T'would appear to me that you just suck at Crysis. Or didn't put enough effort in trying to really dominate the game. The suit is critical; to say it could be left out with little effect on gameplay is clear evidence that you haven't grasped its versatility. If you're getting raped on the highest difficulty anytime you're out of cloak and having to rely on "sniping" everyone with your silenced machine gun then you're just doing it (very) wrong.
Once you become comfortable with controlling the suit while taking action you can do all the "cool stuff" you want at any difficulty level. You'll find if you press the action when you encounter large groups of NK you will succeed much better than if you hide behind bushes far away. You do realize that a silenced weapon does considerably less damage, especially the further away you are? It's much to your benefit to have your weapons un-silenced. And by press the action I mean you have to use all your tools to your advantage. Having the ability to smoothly and swiftly shift between all your suit mods as you need them, making it a seamless transition during combat is paramount to your success if you want to actually experience a challenge.
Crysis is like a realtime, action strategy game. Unfortunately you're not thinking about all the options available to you. Aside from objectives it is entirely non-linear. You go as fast or take as much time as you want and you can go anywhere you can jump or swim to. Assault any encounter from any angle using your fists, weapons, the environment; whatever you want. Most of which is destructible. Vehicles are also quite diverse. Speed them right into a KPA compound area, run over a few guys, hop out before it is too banged up and use the thing for cover. Or drive the sh*t right into one of those little machine gun nests, or into one of those sniper towers. They will crush or fall down killing the guy inside, rendering the machine gun useless.
You need to use your tools in an integrated manner like making sure to tag with your binoculars every target you can in an area and recognize the capability of your suit. You'll also discover that if you press the offense and not run scared on the defense that your enemy will react much more realistically and lethally (read: challenging). When you go get in some good CQB you'll appreciate the ability of the AI a lot more.
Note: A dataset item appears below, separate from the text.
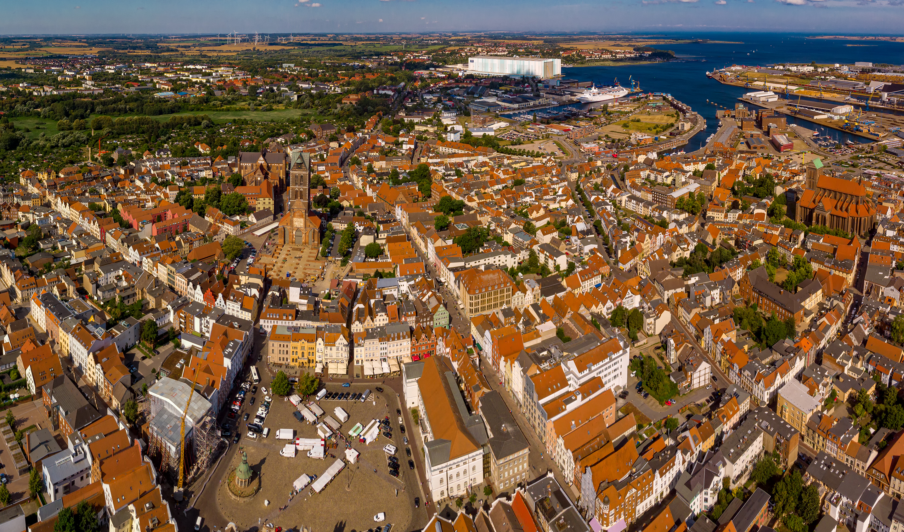 Innenstadt Wismar

Can't stress pressing the action enough, pressure them to run for cover.
Next time you're runnin' along with your cloak off and are spotted, before you become surrounded, drop prone and cloak. Tag one or two of them with your binoculars for your bearings and then sprint off to cover (tree, grass) and uncloak. When your energy is charged cloak around until you can get a shot at one of them, don't think, just go to strength mode (you'll hold the gun more steady, less kick and the shots are more powerful) and open fire on him and don't let go of the trigger till he's dead.
Then recloak (you fired while in strength so energy is still high) and run to a different position. Rinse, repeat. You can run circles around them.
Don't forget your grenades (3 types in the game) and your tranquilizer dart (Tactical Attachment that knocks a guy out for 60 seconds) and your grenade launcher attachment. Plenty of great opportunity to use all the tools at your disposal. Got a helicopter on your tail? Don't scramble for a rocket launcher if you ain't got one, bust out that machine gun, go to strength mode, shoot at the missiles hanging underneath its small side wings. They will explode damaging the engine.
I mean hell, you can even run up and grab a guy (if you sprint up in speed mode you will cause your enemy to flinch for a few seconds) by the neck and hold him out in front of you as a human shield. His buddies while shooting at you will blow his ass away, meanwhile you can still shoot whatever gun you have out in your right hand.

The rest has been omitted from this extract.